Setoff with negligence by a person who causes an unreasonable operation of a vehicle to the driver by taking advantage of the driver's number.

Summary of Judgment

If the owner of the goods commits an accident due to the lack of water surface because the owner of the goods is accompanied by his/her driver's chief driver's order to rest the driver's license for driving for a long time, he/she is negligent in the occurrence of the accident.

[Reference Provisions]

Article 396 of the Civil Act; Article 750 of the Civil Act; Article 756 of the Civil Act; Article 763 of the Civil Act

Plaintiff, appellant and appellee

Plaintiff 1 and 12 others

Defendant, appellant and appellee

Defendant corporation

The first instance

Seoul Civil History District Court (80 Gohap2345)

Text

(1) Of the part against the defendant against the plaintiff 1 in the original judgment, the part ordering payment in excess of the amount equivalent to 25,286,944 won and the rate of 5% per annum from December 9, 1978 to the full payment system is revoked and the above plaintiff's claim corresponding to the above revoked part is dismissed.

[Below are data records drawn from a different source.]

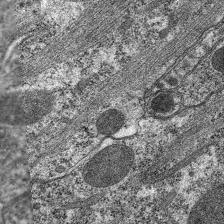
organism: C. elegans
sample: Pharynx
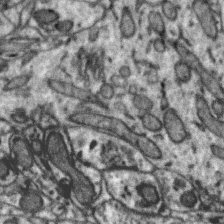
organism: Zebra finch
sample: Brain
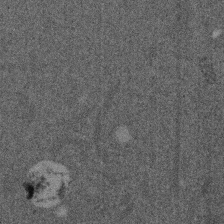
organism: Mouse
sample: Dividing mouse embryo 1 cell stage
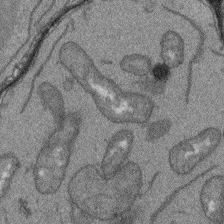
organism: Arabidopsis thaliana
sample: Root tip
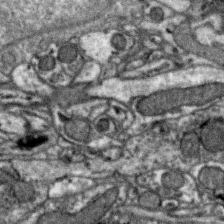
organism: Zebra finch
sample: Brain
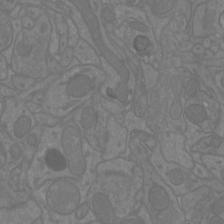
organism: Mouse
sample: Cortical neurons
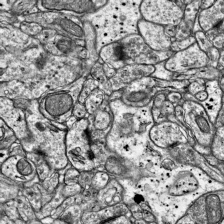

(2) All appeals by Plaintiff 1 and remaining appeals by Plaintiff 1 against the same Plaintiff as the Defendant and the remaining appeals by the Plaintiffs are dismissed.

(3) All the costs of lawsuit are divided into the first and second instances, and one of them is the plaintiffs, and the remainder is the defendant's own burden.

(4) A provisional execution may be effected on the part on which a provisional execution sentence is not attached among the original judgment.

Purport of claim

The defendant shall pay to the plaintiff 1 an amount of KRW 42,249,187 and KRW 3,000,000 and KRW 2,000,000 for each of the plaintiffs 3, 4, 5, 6, 7, 8, 9, and 10 respectively, and KRW 1,00,00 for each of the plaintiffs 11, 12, and 13 and the amount of KRW 5% for each of the above amounts from December 9, 1978 to the full payment.

The costs of lawsuit shall be borne by the defendant and a declaration of provisional execution.

Purport of appeal

Plaintiff 1: Revocation of the part against Plaintiff 1 in the original judgment.

The defendant shall pay to the plaintiff 1 10,202,785 won with an annual rate of 5% from December 9, 1978 to the full payment system.

The costs of lawsuit shall be assessed against the defendant and a declaration of provisional execution, which shall be assessed against all of the first and second trials.

Defendant: The part against the Defendant in the original judgment shall be revoked, and the plaintiffs' claims on this part shall be dismissed.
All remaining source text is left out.